If Monsanto and other promoters of GMOs were not so dead set against labeling of their products, you might have a point. Folks who accept or are not put off by GMO technology would then wonder why labeling of a legal, science proven food would need to be labeled. The inescapable implication of labeling is to cause intuitive thoughts.
Why is it they don't want us to know the simple truth? GMOs are fairly new. It can take many years for toxic substances to do their damage. My grandfather died a painful death of cancer due to exposure to DDT decades after it was abolished in the United States. If Monsanto or any other corporation wants to introduce something new and bizarre (bizarre? a sure indication that you have abandoned objectivity and are already not persuadable of GMO safety and value) into our diet, it is up to them to prove it is safe.
Your research assumption would need to be the assumption that to be GMO is to be toxic - a very big stretch, especially since you appear to me to be automatically opposed to big companies attempting to improve productivity - - my background is Ag and while farmers may have some Monsanto gripes, they generally accept that GMO crops add productivity. There was one farm fellow who took Monsanto to court. He claimed contamination of his non GMO canola. However, sampling and testing showed the GMO canola was in remarkably straight rows. Anecdotal of course, but it showed that this chap wanted the extra productivity as well as the publicity of the little guy taking on Monsanto.

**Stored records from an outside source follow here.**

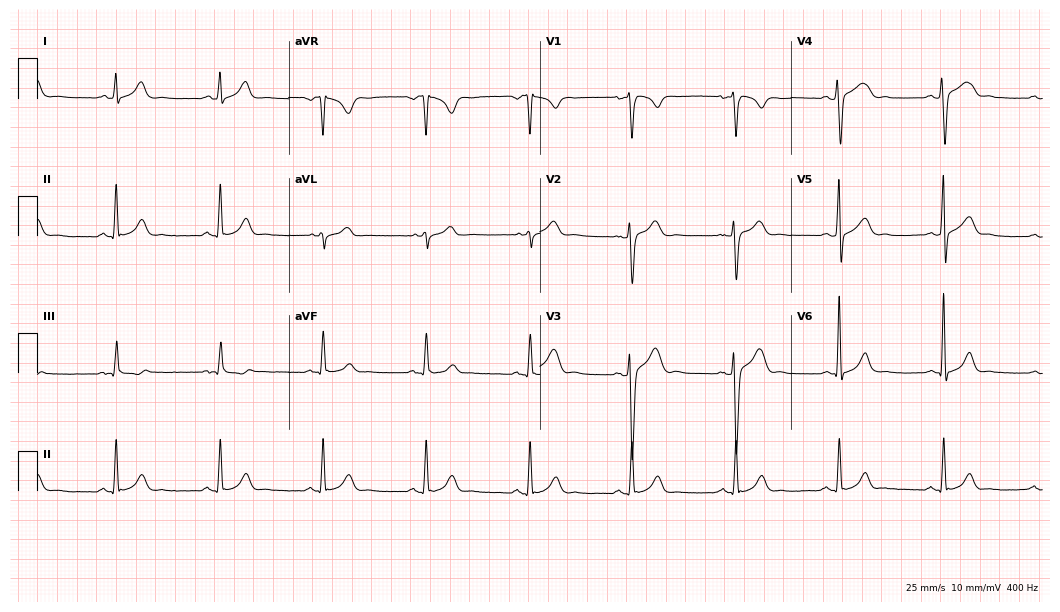
ECG — a male, 27 years old. Labelled as a normal ECG.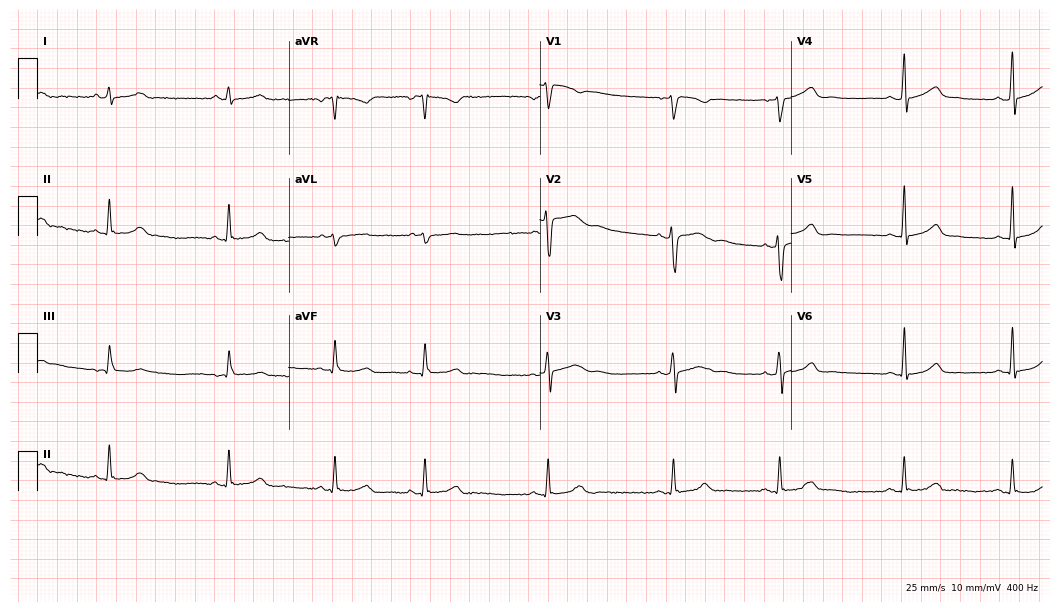
Standard 12-lead ECG recorded from a 23-year-old female patient. None of these six findings is recorded: first-degree AV block, right bundle branch block, left bundle branch block, sinus bradycardia, atrial fibrillation, sinus tachycardia. Findings outside these six are not listed.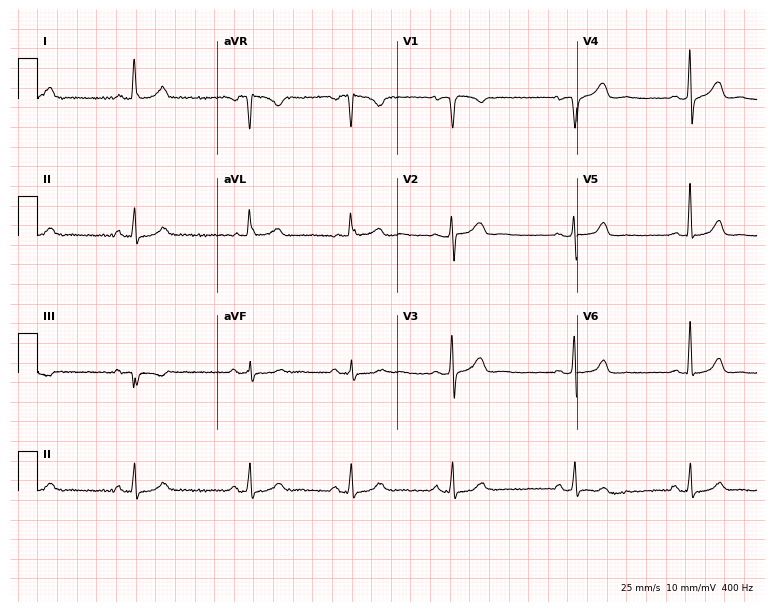
Resting 12-lead electrocardiogram (7.3-second recording at 400 Hz). Patient: a 49-year-old woman. None of these six findings is recorded: first-degree AV block, right bundle branch block (RBBB), left bundle branch block (LBBB), sinus bradycardia, atrial fibrillation (AF), sinus tachycardia. Only these six findings were labelled.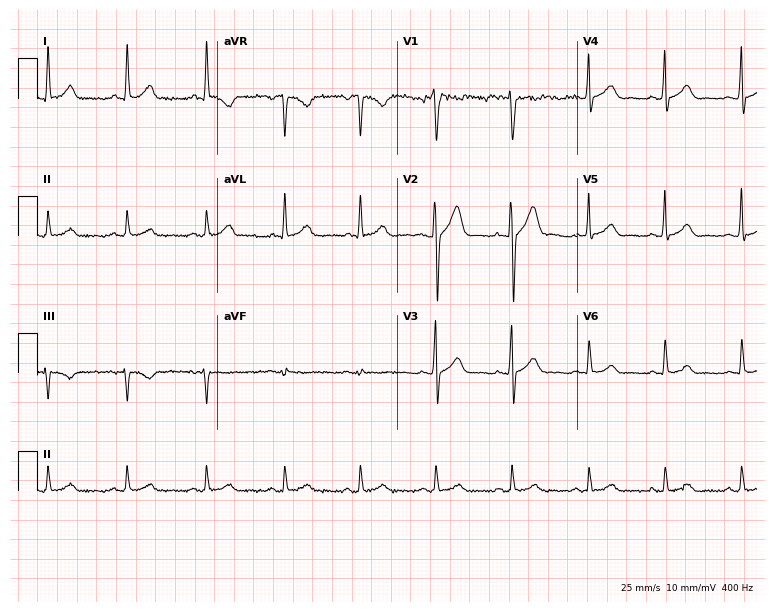
Resting 12-lead electrocardiogram (7.3-second recording at 400 Hz). Patient: a 35-year-old man. Read as a normal ECG.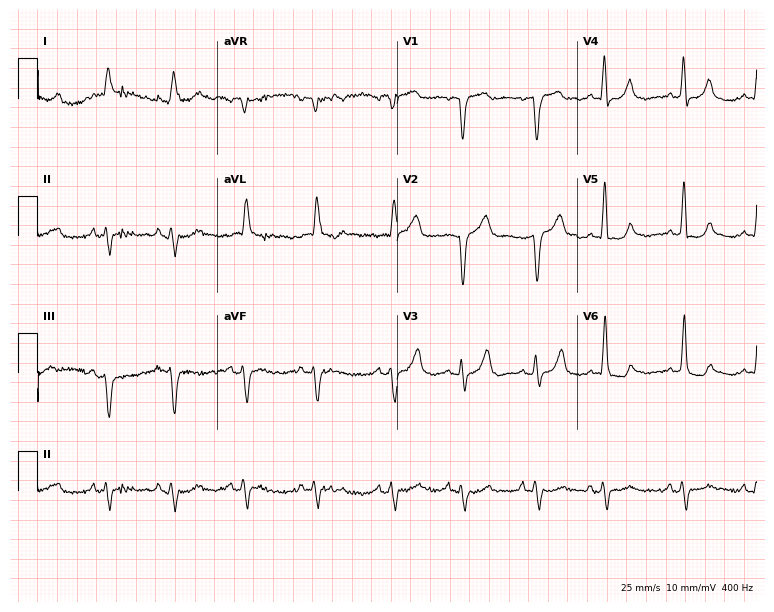
Standard 12-lead ECG recorded from an 86-year-old female patient. None of these six findings is recorded: first-degree AV block, right bundle branch block, left bundle branch block, sinus bradycardia, atrial fibrillation, sinus tachycardia. Findings outside these six are not listed.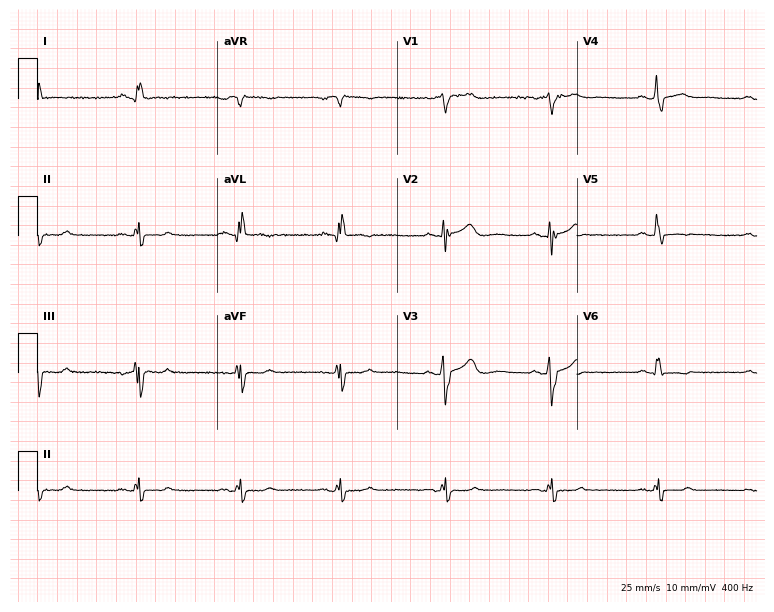
Electrocardiogram (7.3-second recording at 400 Hz), a female, 59 years old. Of the six screened findings (first-degree AV block, right bundle branch block, left bundle branch block, sinus bradycardia, atrial fibrillation, sinus tachycardia), none is recorded. Other findings, if any, are not listed.

We do not have to assume it is safe until people start dying unnatural deaths. I’m probably not good at explaining cause and effect, but perhaps that’s a good starting point whenever we have misgivings about an action taken
I must finally say how much I enjoy such discussions, even though we obviously disagree. My ability to explain some aspects of crop science is limited by my having only a Bachelor of science in Ag, a 50 year old degree at that! The Plant science department prof I listened to explaining different methods of improving plant genetics should be on You Tube. His explanation puts in layman’s language or relatively so, what working with plant genes means. It is a reinforcement to me of the safety of the technology even though someone could easily trip me up. Just as I accept the reality of turning on my yardlight without trying to explain how electricity works, I’m at peace with believing (in the absence of new evidence) in GM technology.
Many activists, at their core, oppose anything that has more than an innovative organic farmer’s agronomic skill behind it. I accept both ends of the spectrum.
Thank you for your enthusiastic rebuttal and I’m cool with this continuing a bit.
ON another topic, I have Canadian’s viewpoint on the US election. It is critical for Canada that we watch US political activity. It has a great impact on us. For us to have an impact on the US scene, we’d have to reincarnate John Candy in his role as Uncle Buck and sic him on Mr. Trump!